Project Presentation Guidelines


This handout is intended to let you know what we expect to see in your week 10 presentations.

 Required elements

  • Your presentation should be 15 minutes long with time (5 minutes) for questions afterward.

  • Your presentation should be a polished, carefully planned performance.

  • Follow the outline included in this document.

  • Include a short performance of some kind: a skit, a reading, a demonstration of a program, a powerpoint presentation with screen shots or images, etc.

  • Each member of your group (if your project is a group project) must play a significant role in the presentation.

  • If you are using the projection monitor (i.e., a computer to present), come to the room where the presentation is to be held 15 minutes early to upload the presentation to the computer in that room.  You should verify ahead of time that your presentation will run on that computer;  for example, some animations developed on a Mac will not run on a PC and vice versa.  You can use a thumb drive and the program fileshare as a backup, for the file(s) you will need.  If you plan to have a live demo (and thus need software installed), you will need to coordinate with your project faculty to make sure your own computer can be setup to project properly.

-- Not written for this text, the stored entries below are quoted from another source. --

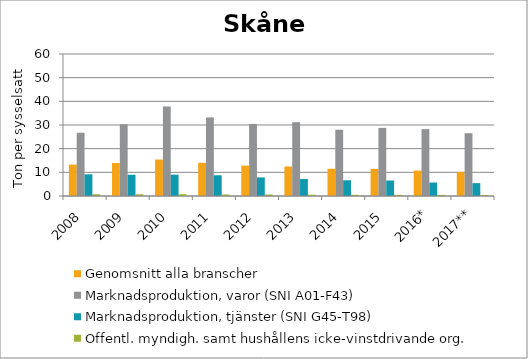
| Category | Genomsnitt alla branscher | Marknadsproduktion, varor (SNI A01-F43) | Marknadsproduktion, tjänster (SNI G45-T98) | Offentl. myndigh. samt hushållens icke-vinstdrivande org. |
|---|---|---|---|---|
| 2008 | 13.27 | 26.737 | 9.16 | 0.736 |
| 2009 | 13.934 | 30.343 | 8.981 | 0.742 |
| 2010 | 15.421 | 37.838 | 8.998 | 0.752 |
| 2011 | 14.02 | 33.201 | 8.765 | 0.643 |
| 2012 | 12.845 | 30.459 | 7.843 | 0.644 |
| 2013 | 12.464 | 31.191 | 7.183 | 0.549 |
| 2014 | 11.514 | 27.999 | 6.647 | 0.51 |
| 2015 | 11.459 | 28.779 | 6.546 | 0.476 |
| 2016* | 10.721 | 28.262 | 5.695 | 0.46 |
| 2017** | 10.2 | 26.529 | 5.434 | 0.429 |

Project Presentation Outline

Your presentation outline should address these topics, and proceed in this order:

  • Introduction – summarize your project’s purpose and platform

  • Goals (Objectives) & Constraints – related programs/ projects / apps that you knew of going into the project or that you discovered while working on your project. What were the limitations going in.

  • Ethics (If applicable) – Any ethical concerns?

  • Challenges – Both expected and encountered

  • Demo – Show us something of your project. It doesn’t have to be an application. It could be a handout.

  • Accomplishments/What you learned – Which objectives did you meet? Which ones weren’t you able to meet in the time provided? How is your project or what you learned important?

  • Future Work – Will you continue with your project in any form? If so, how?

  • Leave time for questions

Tips on Giving Good Presentations

  • Practice ahead of time. It’s surprising how quickly time can go by; going through your presentation a few times beforehand will help you to be clear about how long each part will take and, naturally, will help you to work out the kinks.

  • Start with an outline and end with a conclusion. At the beginning of your presentation, let your audience know what to expect; at the end, concisely review what you’ve done.

  • Be confident; speak clearly.

  • Maintain eye contact with the audience. We don’t want to watch you read your notes to us

  • Use visual aids! Even simple visual aids will help keep your audience’s attention and will help keep your talk moving along. At a minimum, it’s a good idea to have a separate visual for each segment of your presentation. Whenever possible, show an example in addition to (or instead of) telling it.

  • Consider using handouts. Handouts are a great way to show your audience detailed information that doesn’t work well on the screen or blackboard; if you want to write a lot of information on the board, a handout may be a better alternative. If you do make handouts, remember to account for the time it will take to pass them out.

  • Plan for what to do if time runs short. It happens all the time, so be ready – that way you won’t waste more time being flustered if it happens to you.